→ **Instructions for the task**
Copy nothing but the lines from the one containing "- liver: (65, 118, 335, 353)" through the last line of the records, repeated exactly and without pictures.

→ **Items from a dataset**
-*-

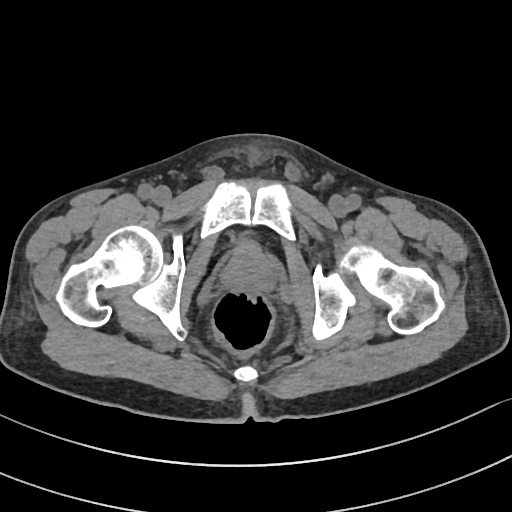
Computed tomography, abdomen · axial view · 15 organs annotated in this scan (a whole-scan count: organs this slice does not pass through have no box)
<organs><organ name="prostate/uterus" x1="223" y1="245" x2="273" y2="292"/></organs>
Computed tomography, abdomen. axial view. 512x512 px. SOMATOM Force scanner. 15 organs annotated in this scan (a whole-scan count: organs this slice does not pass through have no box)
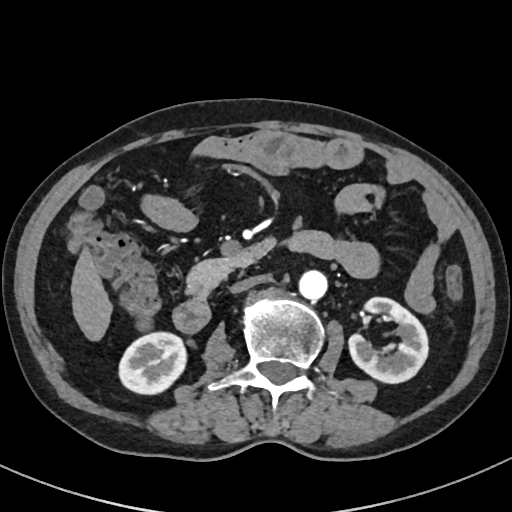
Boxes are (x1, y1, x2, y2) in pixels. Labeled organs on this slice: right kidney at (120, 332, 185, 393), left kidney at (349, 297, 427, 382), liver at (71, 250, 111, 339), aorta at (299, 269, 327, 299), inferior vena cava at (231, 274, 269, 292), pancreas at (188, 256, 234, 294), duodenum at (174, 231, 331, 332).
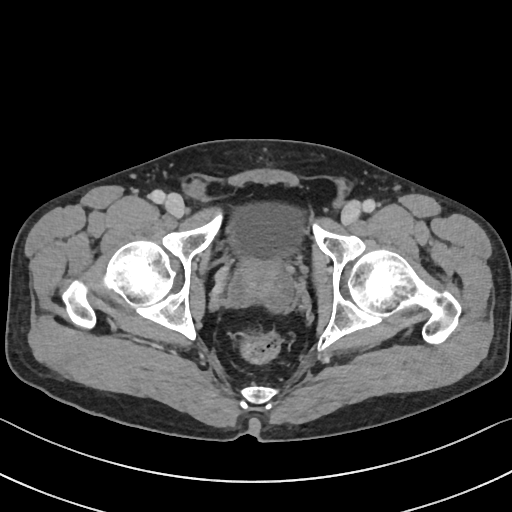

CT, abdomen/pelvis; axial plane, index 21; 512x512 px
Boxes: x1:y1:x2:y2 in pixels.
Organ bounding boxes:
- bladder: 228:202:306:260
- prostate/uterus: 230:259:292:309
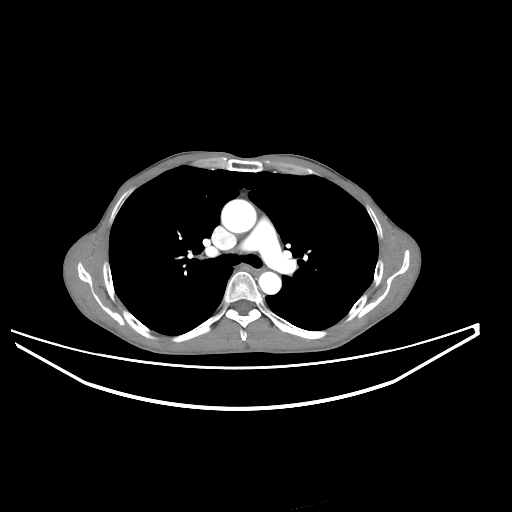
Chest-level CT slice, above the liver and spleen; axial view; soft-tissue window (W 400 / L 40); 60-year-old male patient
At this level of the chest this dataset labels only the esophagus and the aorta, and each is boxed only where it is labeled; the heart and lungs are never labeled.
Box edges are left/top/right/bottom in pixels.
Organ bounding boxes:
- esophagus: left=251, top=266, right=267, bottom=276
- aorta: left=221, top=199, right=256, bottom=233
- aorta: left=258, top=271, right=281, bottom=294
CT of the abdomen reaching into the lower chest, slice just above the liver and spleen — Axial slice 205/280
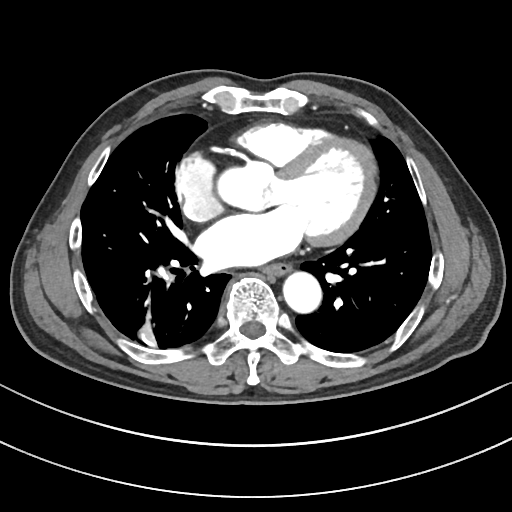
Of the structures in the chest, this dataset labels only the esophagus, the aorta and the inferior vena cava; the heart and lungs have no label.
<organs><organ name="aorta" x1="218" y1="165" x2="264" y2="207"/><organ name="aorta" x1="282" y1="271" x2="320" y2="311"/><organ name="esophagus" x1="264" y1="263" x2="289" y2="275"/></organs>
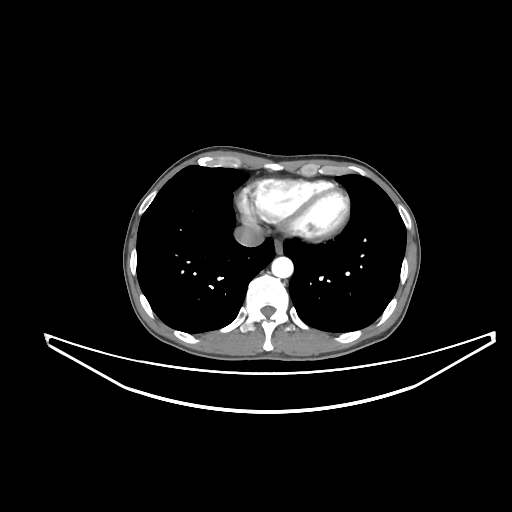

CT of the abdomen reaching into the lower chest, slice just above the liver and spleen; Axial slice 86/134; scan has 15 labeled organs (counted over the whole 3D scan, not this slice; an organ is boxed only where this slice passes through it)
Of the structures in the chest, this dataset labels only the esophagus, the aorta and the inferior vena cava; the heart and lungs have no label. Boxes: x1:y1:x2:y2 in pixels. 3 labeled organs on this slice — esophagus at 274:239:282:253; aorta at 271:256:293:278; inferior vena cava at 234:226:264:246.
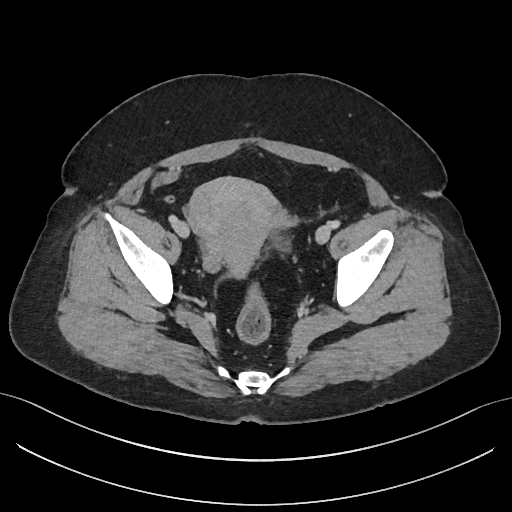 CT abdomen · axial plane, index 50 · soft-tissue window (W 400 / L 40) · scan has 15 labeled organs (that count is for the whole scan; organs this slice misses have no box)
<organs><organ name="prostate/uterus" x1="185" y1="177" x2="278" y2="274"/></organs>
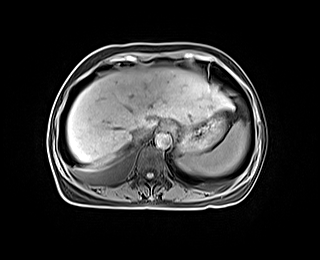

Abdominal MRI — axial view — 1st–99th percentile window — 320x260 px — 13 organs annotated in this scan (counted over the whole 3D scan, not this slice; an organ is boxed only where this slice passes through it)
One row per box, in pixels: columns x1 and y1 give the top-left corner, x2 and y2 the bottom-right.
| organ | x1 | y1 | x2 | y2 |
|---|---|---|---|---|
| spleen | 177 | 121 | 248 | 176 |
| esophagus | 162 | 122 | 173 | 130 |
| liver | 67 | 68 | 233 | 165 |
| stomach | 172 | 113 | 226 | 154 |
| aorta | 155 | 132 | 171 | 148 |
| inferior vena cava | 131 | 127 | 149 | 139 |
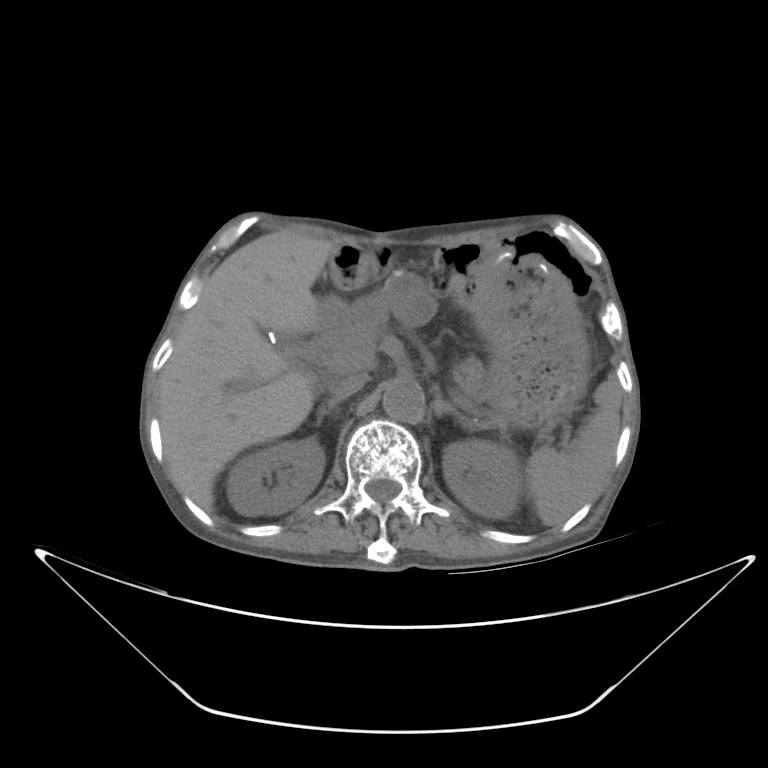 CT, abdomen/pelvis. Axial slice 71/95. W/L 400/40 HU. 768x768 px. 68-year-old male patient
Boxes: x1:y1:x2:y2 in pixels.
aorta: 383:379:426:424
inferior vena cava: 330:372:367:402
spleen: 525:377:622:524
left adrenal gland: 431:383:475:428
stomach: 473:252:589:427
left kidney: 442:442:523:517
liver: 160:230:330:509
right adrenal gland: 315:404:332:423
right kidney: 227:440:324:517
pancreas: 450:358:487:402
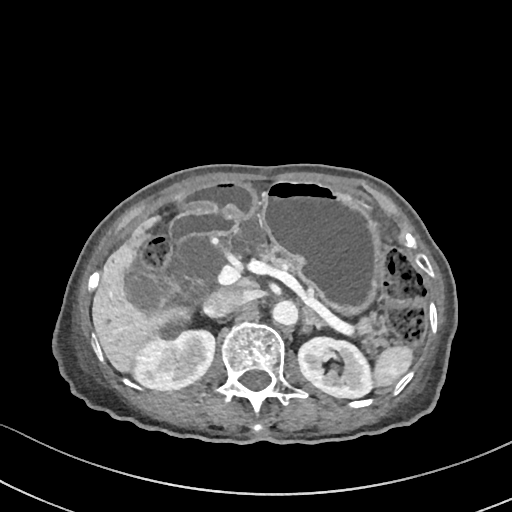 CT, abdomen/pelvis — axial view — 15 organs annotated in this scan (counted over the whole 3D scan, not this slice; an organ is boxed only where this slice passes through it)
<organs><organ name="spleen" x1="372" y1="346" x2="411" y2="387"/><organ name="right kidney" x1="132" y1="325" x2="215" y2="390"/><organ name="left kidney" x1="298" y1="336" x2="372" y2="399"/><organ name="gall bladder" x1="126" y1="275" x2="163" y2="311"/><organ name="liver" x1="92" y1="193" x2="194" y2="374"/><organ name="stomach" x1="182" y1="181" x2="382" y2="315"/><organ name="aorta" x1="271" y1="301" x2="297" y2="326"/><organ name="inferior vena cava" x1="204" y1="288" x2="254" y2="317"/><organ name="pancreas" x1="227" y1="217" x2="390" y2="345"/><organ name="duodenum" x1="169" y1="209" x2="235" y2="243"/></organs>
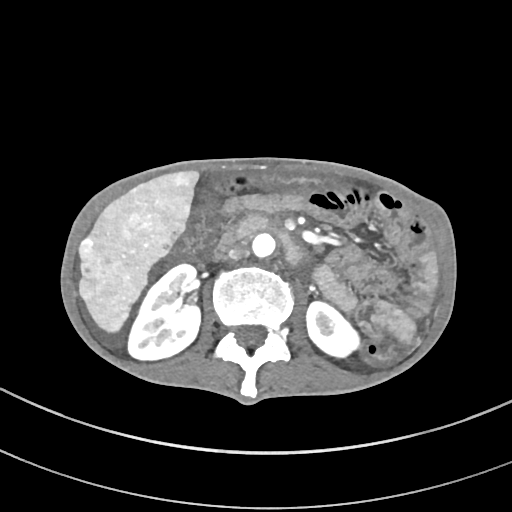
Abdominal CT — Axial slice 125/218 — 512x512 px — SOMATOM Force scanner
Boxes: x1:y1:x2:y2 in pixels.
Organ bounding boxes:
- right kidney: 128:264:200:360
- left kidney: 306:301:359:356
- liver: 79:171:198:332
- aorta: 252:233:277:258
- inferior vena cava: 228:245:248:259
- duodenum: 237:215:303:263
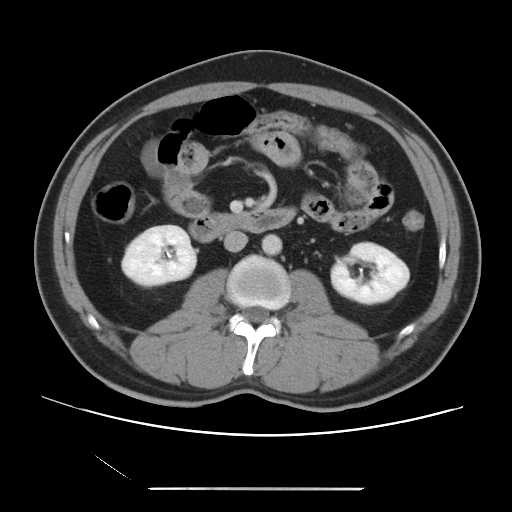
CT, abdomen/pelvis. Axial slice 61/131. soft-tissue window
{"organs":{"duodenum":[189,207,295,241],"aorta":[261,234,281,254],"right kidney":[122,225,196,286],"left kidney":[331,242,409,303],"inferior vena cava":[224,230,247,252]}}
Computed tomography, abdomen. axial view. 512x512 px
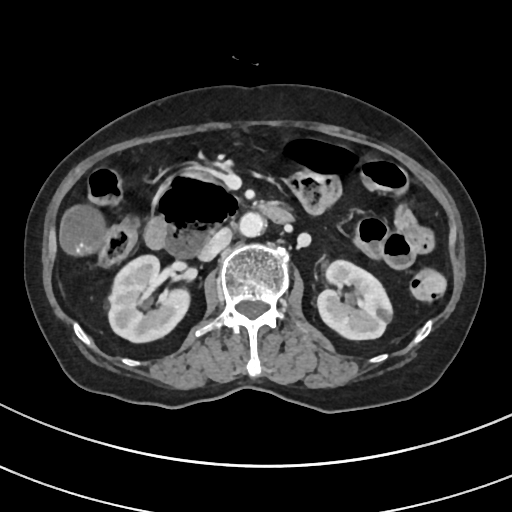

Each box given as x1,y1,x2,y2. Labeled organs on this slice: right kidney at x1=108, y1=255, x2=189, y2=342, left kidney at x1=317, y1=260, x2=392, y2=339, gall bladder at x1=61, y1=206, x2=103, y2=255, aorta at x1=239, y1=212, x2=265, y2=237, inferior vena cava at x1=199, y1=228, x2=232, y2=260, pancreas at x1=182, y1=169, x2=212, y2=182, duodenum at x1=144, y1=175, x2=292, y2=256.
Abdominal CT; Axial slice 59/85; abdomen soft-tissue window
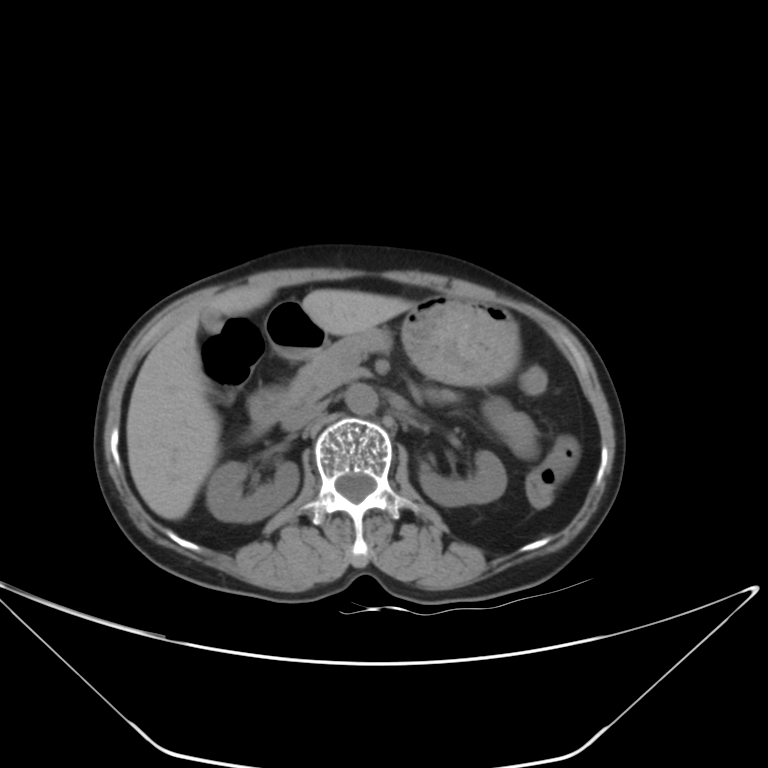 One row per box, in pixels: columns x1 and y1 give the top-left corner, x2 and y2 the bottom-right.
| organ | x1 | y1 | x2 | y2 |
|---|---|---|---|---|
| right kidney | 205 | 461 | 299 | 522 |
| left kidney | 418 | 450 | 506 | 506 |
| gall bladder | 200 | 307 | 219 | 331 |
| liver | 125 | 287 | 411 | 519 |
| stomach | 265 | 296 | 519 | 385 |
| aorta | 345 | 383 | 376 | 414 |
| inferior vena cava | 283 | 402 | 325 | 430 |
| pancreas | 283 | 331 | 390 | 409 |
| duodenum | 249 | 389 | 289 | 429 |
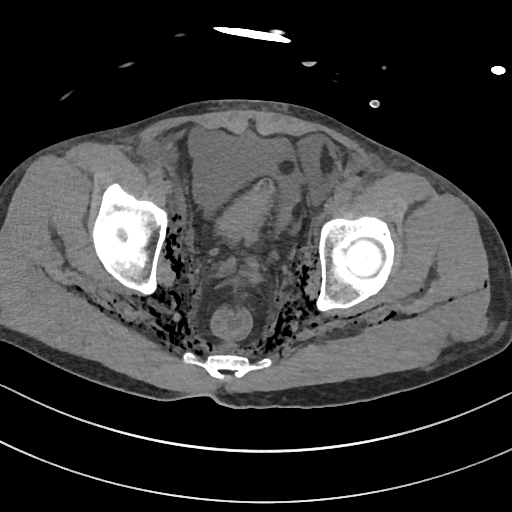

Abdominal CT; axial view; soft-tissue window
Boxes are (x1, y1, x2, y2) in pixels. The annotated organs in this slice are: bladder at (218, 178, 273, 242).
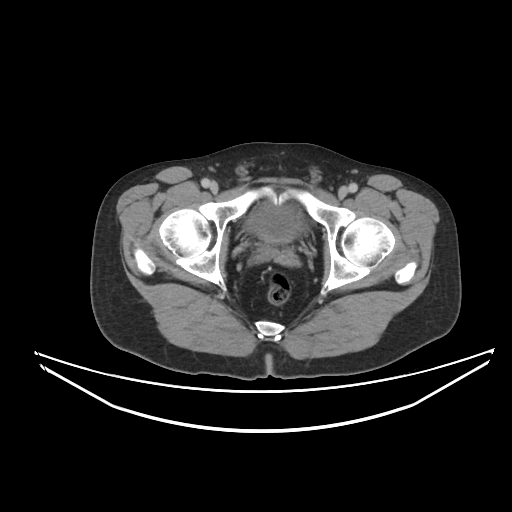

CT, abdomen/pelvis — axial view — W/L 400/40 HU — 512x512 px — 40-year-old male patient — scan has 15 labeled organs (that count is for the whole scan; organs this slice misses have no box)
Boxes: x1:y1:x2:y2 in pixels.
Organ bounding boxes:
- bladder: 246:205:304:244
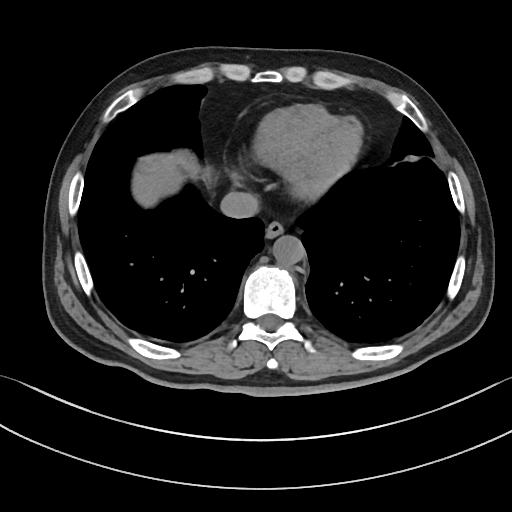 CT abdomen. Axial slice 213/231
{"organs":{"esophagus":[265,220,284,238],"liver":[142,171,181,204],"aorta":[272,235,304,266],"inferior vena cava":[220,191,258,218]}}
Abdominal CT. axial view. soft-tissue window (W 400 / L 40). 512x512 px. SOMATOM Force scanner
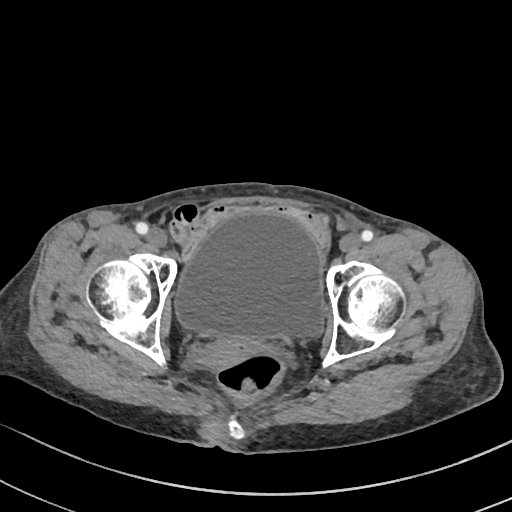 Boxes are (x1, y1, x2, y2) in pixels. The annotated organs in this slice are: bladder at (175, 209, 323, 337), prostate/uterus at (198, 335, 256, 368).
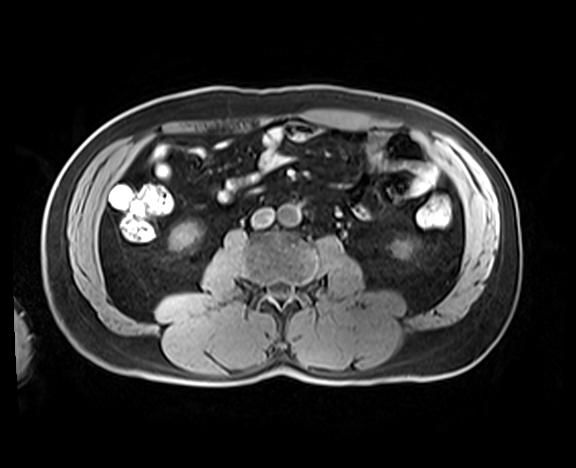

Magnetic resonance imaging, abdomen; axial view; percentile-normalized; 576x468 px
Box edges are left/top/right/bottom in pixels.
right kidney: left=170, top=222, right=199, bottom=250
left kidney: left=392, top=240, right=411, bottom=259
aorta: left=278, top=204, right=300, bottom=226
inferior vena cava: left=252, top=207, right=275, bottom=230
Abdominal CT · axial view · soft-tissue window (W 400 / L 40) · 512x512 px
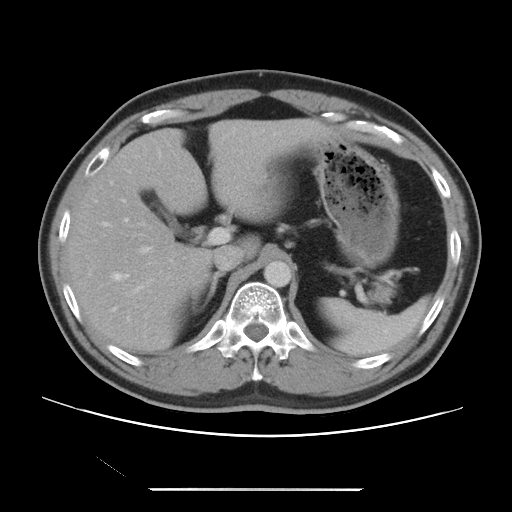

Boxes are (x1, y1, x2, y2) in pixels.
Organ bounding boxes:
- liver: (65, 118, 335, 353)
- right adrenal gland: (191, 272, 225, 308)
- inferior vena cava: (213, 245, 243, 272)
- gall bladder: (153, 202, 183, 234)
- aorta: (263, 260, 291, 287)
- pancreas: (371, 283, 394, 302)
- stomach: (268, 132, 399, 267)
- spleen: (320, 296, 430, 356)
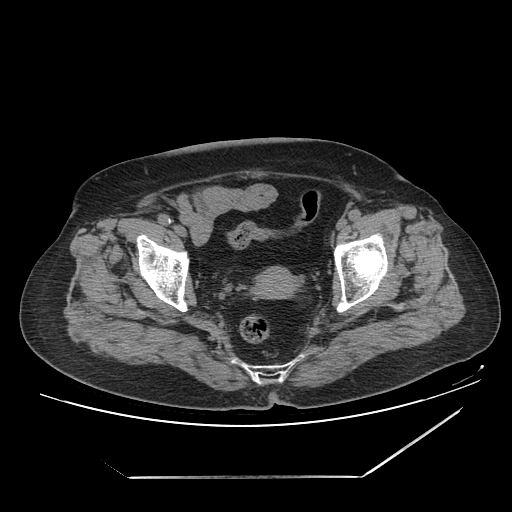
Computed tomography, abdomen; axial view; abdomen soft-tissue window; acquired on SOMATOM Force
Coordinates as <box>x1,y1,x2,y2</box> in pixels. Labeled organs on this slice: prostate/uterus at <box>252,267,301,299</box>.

-*-

→ **Completed task**
- liver: (65, 118, 335, 353)
- right adrenal gland: (191, 272, 225, 308)
- inferior vena cava: (213, 245, 243, 272)
- gall bladder: (153, 202, 183, 234)
- aorta: (263, 260, 291, 287)
- pancreas: (371, 283, 394, 302)
- stomach: (268, 132, 399, 267)
- spleen: (320, 296, 430, 356)
Computed tomography, abdomen; axial view; abdomen soft-tissue window; acquired on SOMATOM Force
Coordinates as <box>x1,y1,x2,y2</box> in pixels. Labeled organs on this slice: prostate/uterus at <box>252,267,301,299</box>.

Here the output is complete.